The era of closer AI-human integration will sooner or later arrive, but what we never expected is that it has come a little early while the humans have yet to prepare themselves for the shift.
ChatGPT, an artificial intelligence chatbot developed by OpenAI, was launched on November 30 last year. Within less than a hundred days, “artificial intelligence chatbot” has become a new battleground for the perpetual rivalry between global technology giants (Microsoft, Google and Meta) and the technology industries of the United States and China.
Currently, the principal function of ChatGPT is just to chat with the users through text (or voice) and provide a diverse range of question-and-answer services.
Nevertheless, it has become insanely popular, with over 100 million heavy users within just two months.
Therefore, Google and Meta instantly challenged Microsoft-backed OpenAI on the back of their enormous databases of textual information, the ability to manipulate complex models, and the computational efficiency of supercomputers. Developing chat applications with similar or even superior functionality to ChatGPT is therefore not a major problem for them.
In early February, Google launched the LaMDA-supported Bard, an AI chatbot with similar conversational abilities to ChatGPT. However, it did badly during the first few days, with answering abilities significantly inferior to ChatGPT, leading to over 7% plunge in the after-hours stock price of Google’s parent company Alphabet on February 8. But given the strength of the Google team, it is just a matter of time before they turn things around.
Despite Google’s setback, Meta founder Mark Zuckerberg revealed in a Facebook post that the company was putting up a new top-tier product team focusing on the research and development of generative artificial intelligence, and emphasizing the construction of artificial intelligence roles that can “solve human needs in various ways.”
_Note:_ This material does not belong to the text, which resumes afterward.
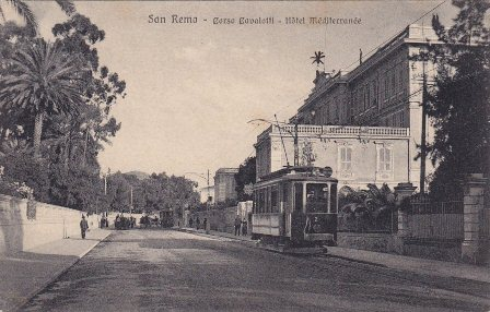 Sanremo, tram in corso Cavallotti

China is not prepared to stay away from this “artificial intelligence chatbot” warfare. In February, Baidu, the world’s leading Chinese language search engine, confirmed its entry into the fray with a “ChatGPT-like chatbot” called “Wenxin Yiyuan,” or ERNIE Bot in English.
Additionally, Chinese start-up YuanYu.AI launched ChatYuan to take on ChatGPT. On February 3, it announced that its functional dialogue model API had been online, but its WeChat mini program stumbled and could not launch, but at least it has put itself in the battlefield.
We can perhaps explain the phenomenon this way: American and Chinese technology giants, including Microsoft, Google, Meta, Baidu, and the like, absolutely have the ability to launch ChatGPT-like (even surpassing) AI chatbots in a short time, leveraging on their “accumulated massive text databases, complex models, and supercomputer computing efficiency.” Yes, the development of ChatGPT-like chatbots has officially entered the Warring States period!
These “artificial intelligence chatbots” have become so immensely popular because they possess simple logical analysis ability, can write programs, generate convincing text (such as theses and business proposals), generate life-like images, artistic drawings, musical works, movie scripts, and students’ homework and theses, and have truly met basic human needs!
As if that’s not enough, they are able to learn new things, and grow and mature through training or back-end databases which accumulate text, data and images over time, promising unlimited future prospects!
We have attempted to chat with ChatGPT, and although it has just been released for a few months, it is able to write medium-level programs, proposals, review articles, translations, and answer some rather tough scientific and historical questions.
Well-known Chinese YouTuber Li Yongle tested ChatGPT last week on the 2022 college entrance examination questions, and the average score was above 70 points, which is good enough to get admitted into an above average university in China!
If ChatGPT is trainable and can amass new knowledge, then within a year, it will be able to make it to the esteemed Peking University or Tsinghua University!
In 2014, Google UK’s subsidiary DeepMind developed the AlphaGo AI Go-playing program named which defeated a professional human player in October 2015, and beat five of the world’s top Go players 3-0 in May 2017. ChatGPT and the other AI chatbots that are expected join the game in near future will most positively be able to duplicate AlphaGo’s success.
On February 7, Microsoft launched Bing AI through its collaboration with OpenAI, which has been promoted as the next-generation OpenAI language model more powerful than ChatGPT with customizable search functionalities.
If AI chatbots can be taught and can accumulate knowledge, whether it may be exploited for malicious purposes depends very much on the source of data retrieved.
Someone tested a political question related to the Sino-American relationship in both English and Chinese, and obtained very different answers! You might have guessed it: the sources of information used by the chatbot were different (English information from the United States and Chinese information from China).
When the sources are themselves biased, sure enough the answers provided will also be biased.
The era of closer AI-human integration will sooner or later arrive, but what we never expected is that it has come a little early while the humans have yet to prepare themselves for the shift.